(Data entries)
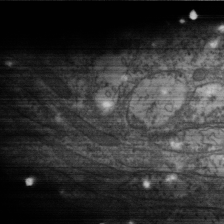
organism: Drosophila
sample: Cell division; meiosis; drosophila spermatocytes
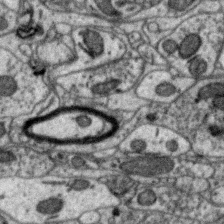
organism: Zebra finch
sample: Brain
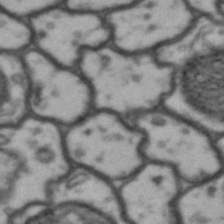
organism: Drosophila
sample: Brain
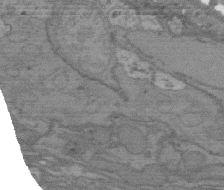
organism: C. elegans
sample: AFD neurons C. elegans
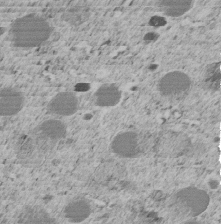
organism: C. elegans
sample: C. elegans embryo early stage
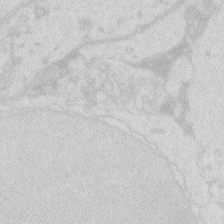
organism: Zebrafish
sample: Macrophage
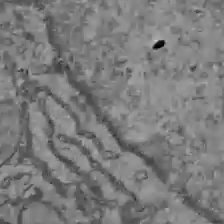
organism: C57BL Mouse
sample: Liver
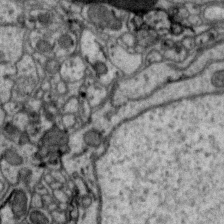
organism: Zebra finch
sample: Brain
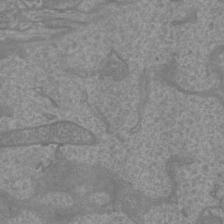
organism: Mouse
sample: Cortical neurons
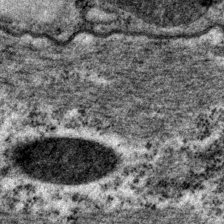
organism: P. pacificus
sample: Pharynx
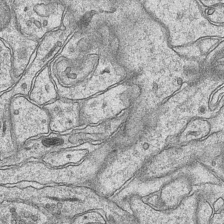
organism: Mouse
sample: CA1 Hippocampus
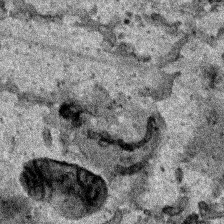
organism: Human
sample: Mitochondria in HCT116 cells
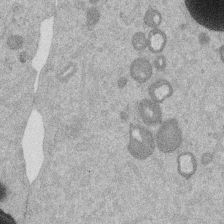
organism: Mouse
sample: Dividing mouse embryo 1 cell stage
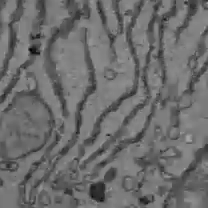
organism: C57BL Mouse
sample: Liver
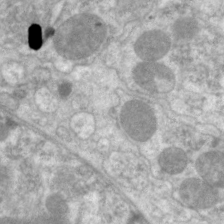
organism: C. elegans
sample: Pharynx
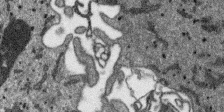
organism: Human
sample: Lung epithelial cells infected with SARS-CoV-2
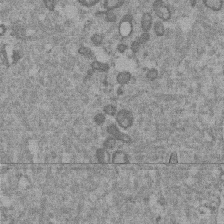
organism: Mouse
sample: Dividing mouse embryo 1 cell stage
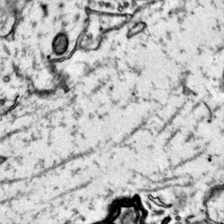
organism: Mouse
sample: Primary visual cortex
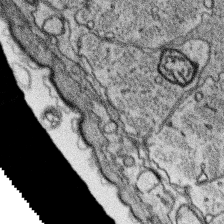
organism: Platynereis dumerilii
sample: Parapodia
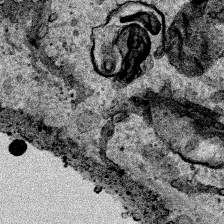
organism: Human
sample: Mitochondria in HCT116 cells
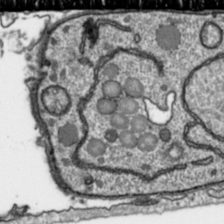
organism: Toxoplasma gondii
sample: Parasites in a vacuole inside a host cell
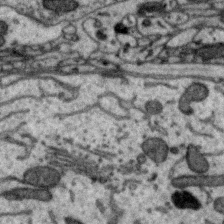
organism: Zebra finch
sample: Brain
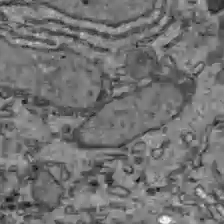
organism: C57BL Mouse
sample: Liver
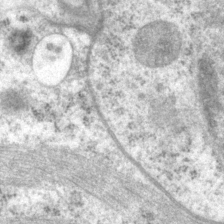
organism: P. pacificus
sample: Pharynx
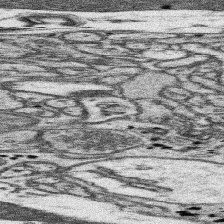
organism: Mouse
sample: Somatosensory cortex neuropil
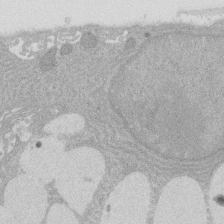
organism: Rat
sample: Salivary granule
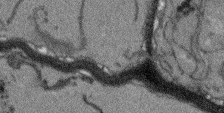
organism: Arabidopsis thaliana
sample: Root tip
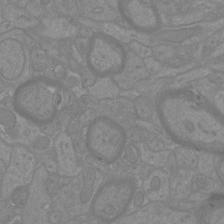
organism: Mouse
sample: Cortical neurons
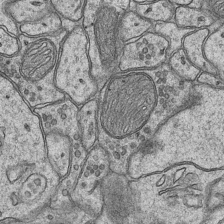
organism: Mouse
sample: CA1 Hippocampus
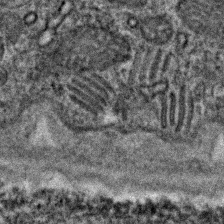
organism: C. elegans
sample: C. elegans embryo
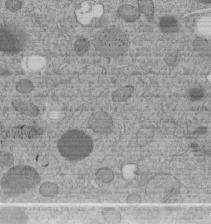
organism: C. elegans
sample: C. elegans embryo early stage
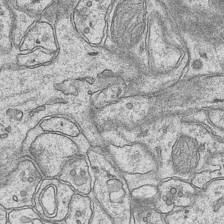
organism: Mouse
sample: CA1 Hippocampus
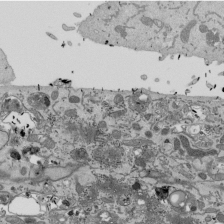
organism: Mouse
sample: ED-1 cell nuclei; centrioles
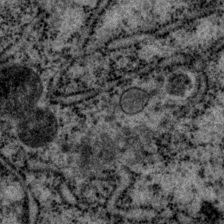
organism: P. pacificus
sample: Pharynx
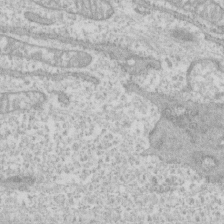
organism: Human
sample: CRL-1474
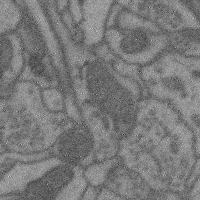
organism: Mouse
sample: Cerebral cortex
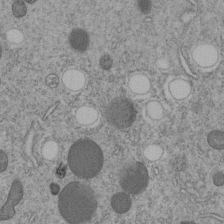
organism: C. elegans
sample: C. elegans embryo early stage
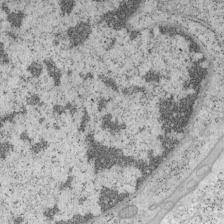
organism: Mouse
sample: OT-I killer T cells with ID8 ovarian cancer cells
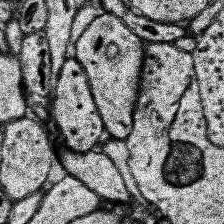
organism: Human
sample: Temporal Lobe
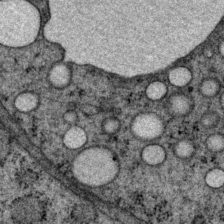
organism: P. pacificus
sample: Pharynx
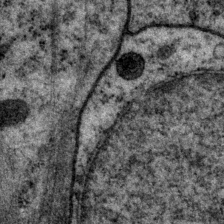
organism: P. pacificus
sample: Pharynx
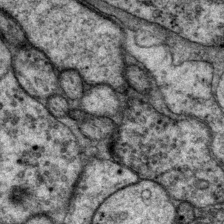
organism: P. pacificus
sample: Pharynx
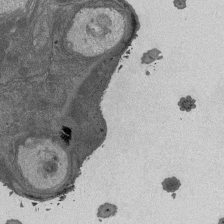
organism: Drosophila
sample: Antenna
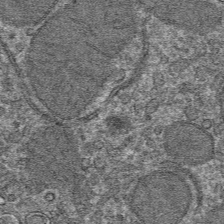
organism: Mouse
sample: Mouse hepatocytes
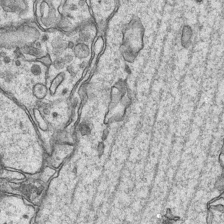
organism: Mouse
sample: CA1 Hippocampus
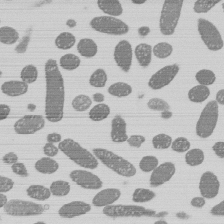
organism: E. coli
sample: Bacterial nucleoid
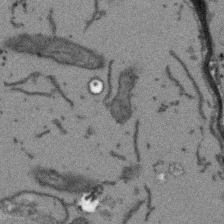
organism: Arabidopsis thaliana
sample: Root tip
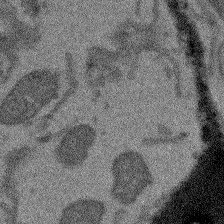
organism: Arabidopsis thaliana
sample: Root tip
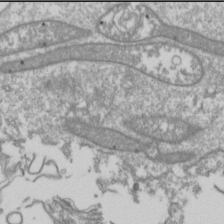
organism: Drosophila
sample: Cell division; meiosis; drosophila spermatocytes
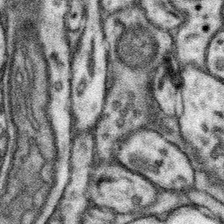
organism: Mouse
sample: Somatosensory cortex neuropil
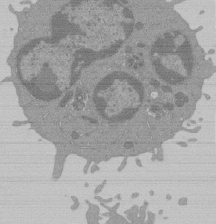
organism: Mouse
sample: Activated Pmel transgenic CD8+ T Cells
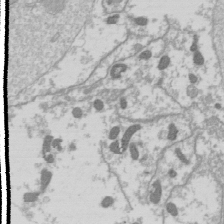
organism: Drosophila
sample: Cell division; meiosis; drosophila spermatocytes
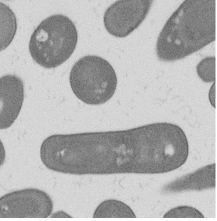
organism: B. subtilis
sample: Bacterial spore
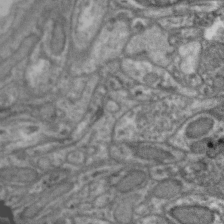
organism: Zebra finch
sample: Brain
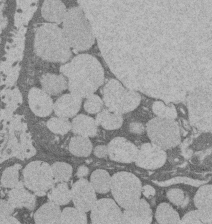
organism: Rat
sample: Salivary granule
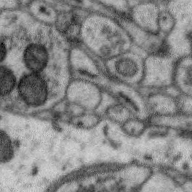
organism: Zebra finch
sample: Brain
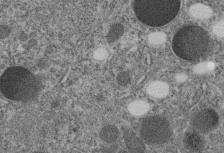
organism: C. elegans
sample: C. elegans embryo early stage
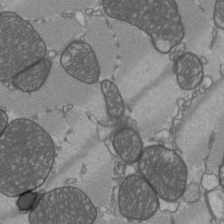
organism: C57BL Mouse
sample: Heart
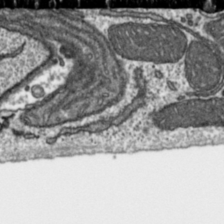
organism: Toxoplasma gondii
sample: Parasites in a vacuole inside a host cell
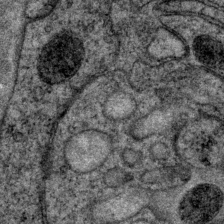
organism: P. pacificus
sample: Pharynx
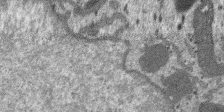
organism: Human
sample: Lung epithelial cells infected with SARS-CoV-2
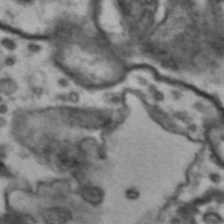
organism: Drosophila
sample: Brain
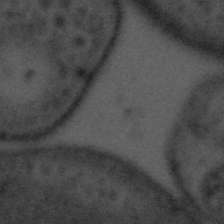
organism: Tuwongella immobilis
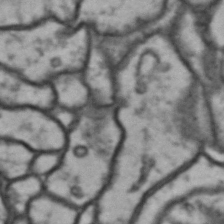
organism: Drosophila
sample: Brain
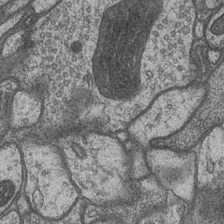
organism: Drosophila
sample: Optic medulla
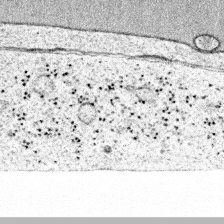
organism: Human
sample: HeLa cells
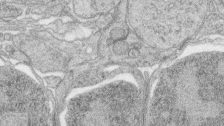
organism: Zebrafish
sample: synaptic ribbons in rod cells and cone cells
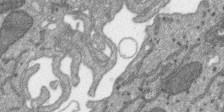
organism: Human
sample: Lung epithelial cells infected with SARS-CoV-2
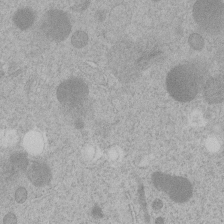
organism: C. elegans
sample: C. elegans embryo early stage
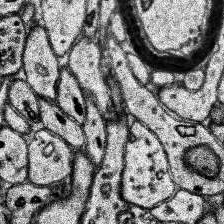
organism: Human
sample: Temporal Lobe
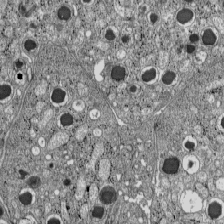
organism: C57BL Mouse
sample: Pancreatic islet
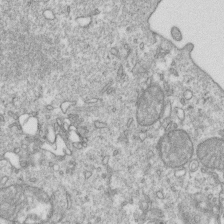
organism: Mouse
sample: Activated OT-1 CD8+ T cells
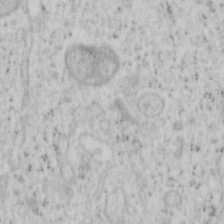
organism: Human
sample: HeLa cells
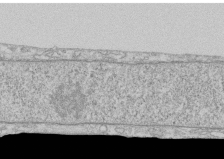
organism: Human
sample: CRL-1474
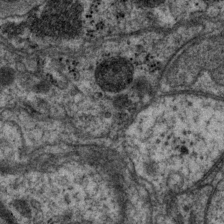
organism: P. pacificus
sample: Pharynx

**What you need to do**
Copy out the lines above unchanged. Skip the images.

**Response**
organism: Drosophila
sample: Cell division; meiosis; drosophila spermatocytes
organism: Zebra finch
sample: Brain
organism: Drosophila
sample: Brain
organism: C. elegans
sample: AFD neurons C. elegans
organism: C. elegans
sample: C. elegans embryo early stage
organism: Zebrafish
sample: Macrophage
organism: C57BL Mouse
sample: Liver
organism: Zebra finch
sample: Brain
organism: Mouse
sample: Cortical neurons
organism: P. pacificus
sample: Pharynx
organism: Mouse
sample: CA1 Hippocampus
organism: Human
sample: Mitochondria in HCT116 cells
organism: Mouse
sample: Dividing mouse embryo 1 cell stage
organism: C57BL Mouse
sample: Liver
organism: C. elegans
sample: Pharynx
organism: Human
sample: Lung epithelial cells infected with SARS-CoV-2
organism: Mouse
sample: Dividing mouse embryo 1 cell stage
organism: Mouse
sample: Primary visual cortex
organism: Platynereis dumerilii
sample: Parapodia
organism: Human
sample: Mitochondria in HCT116 cells
organism: Toxoplasma gondii
sample: Parasites in a vacuole inside a host cell
organism: Zebra finch
sample: Brain
organism: C57BL Mouse
sample: Liver
organism: P. pacificus
sample: Pharynx
organism: Mouse
sample: Somatosensory cortex neuropil
organism: Rat
sample: Salivary granule
organism: Arabidopsis thaliana
sample: Root tip
organism: Mouse
sample: Cortical neurons
organism: Mouse
sample: CA1 Hippocampus
organism: C. elegans
sample: C. elegans embryo
organism: C. elegans
sample: C. elegans embryo early stage
organism: Mouse
sample: CA1 Hippocampus
organism: Mouse
sample: ED-1 cell nuclei; centrioles
organism: P. pacificus
sample: Pharynx
organism: Human
sample: CRL-1474
organism: Mouse
sample: Cerebral cortex
organism: C. elegans
sample: C. elegans embryo early stage
organism: Mouse
sample: OT-I killer T cells with ID8 ovarian cancer cells
organism: Human
sample: Temporal Lobe
organism: P. pacificus
sample: Pharynx
organism: P. pacificus
sample: Pharynx
organism: P. pacificus
sample: Pharynx
organism: Drosophila
sample: Antenna
organism: Mouse
sample: Mouse hepatocytes
organism: Mouse
sample: CA1 Hippocampus
organism: E. coli
sample: Bacterial nucleoid
organism: Arabidopsis thaliana
sample: Root tip
organism: Arabidopsis thaliana
sample: Root tip
organism: Drosophila
sample: Cell division; meiosis; drosophila spermatocytes
organism: Mouse
sample: Somatosensory cortex neuropil
organism: Mouse
sample: Activated Pmel transgenic CD8+ T Cells
organism: Drosophila
sample: Cell division; meiosis; drosophila spermatocytes
organism: B. subtilis
sample: Bacterial spore
organism: Zebra finch
sample: Brain
organism: Rat
sample: Salivary granule
organism: Zebra finch
sample: Brain
organism: C. elegans
sample: C. elegans embryo early stage
organism: C57BL Mouse
sample: Heart
organism: Toxoplasma gondii
sample: Parasites in a vacuole inside a host cell
organism: P. pacificus
sample: Pharynx
organism: Human
sample: Lung epithelial cells infected with SARS-CoV-2
organism: Drosophila
sample: Brain
organism: Tuwongella immobilis
organism: Drosophila
sample: Brain
organism: Drosophila
sample: Optic medulla
organism: Human
sample: HeLa cells
organism: Zebrafish
sample: synaptic ribbons in rod cells and cone cells
organism: Human
sample: Lung epithelial cells infected with SARS-CoV-2
organism: C. elegans
sample: C. elegans embryo early stage
organism: Human
sample: Temporal Lobe
organism: C57BL Mouse
sample: Pancreatic islet
organism: Mouse
sample: Activated OT-1 CD8+ T cells
organism: Human
sample: HeLa cells
organism: Human
sample: CRL-1474
organism: P. pacificus
sample: Pharynx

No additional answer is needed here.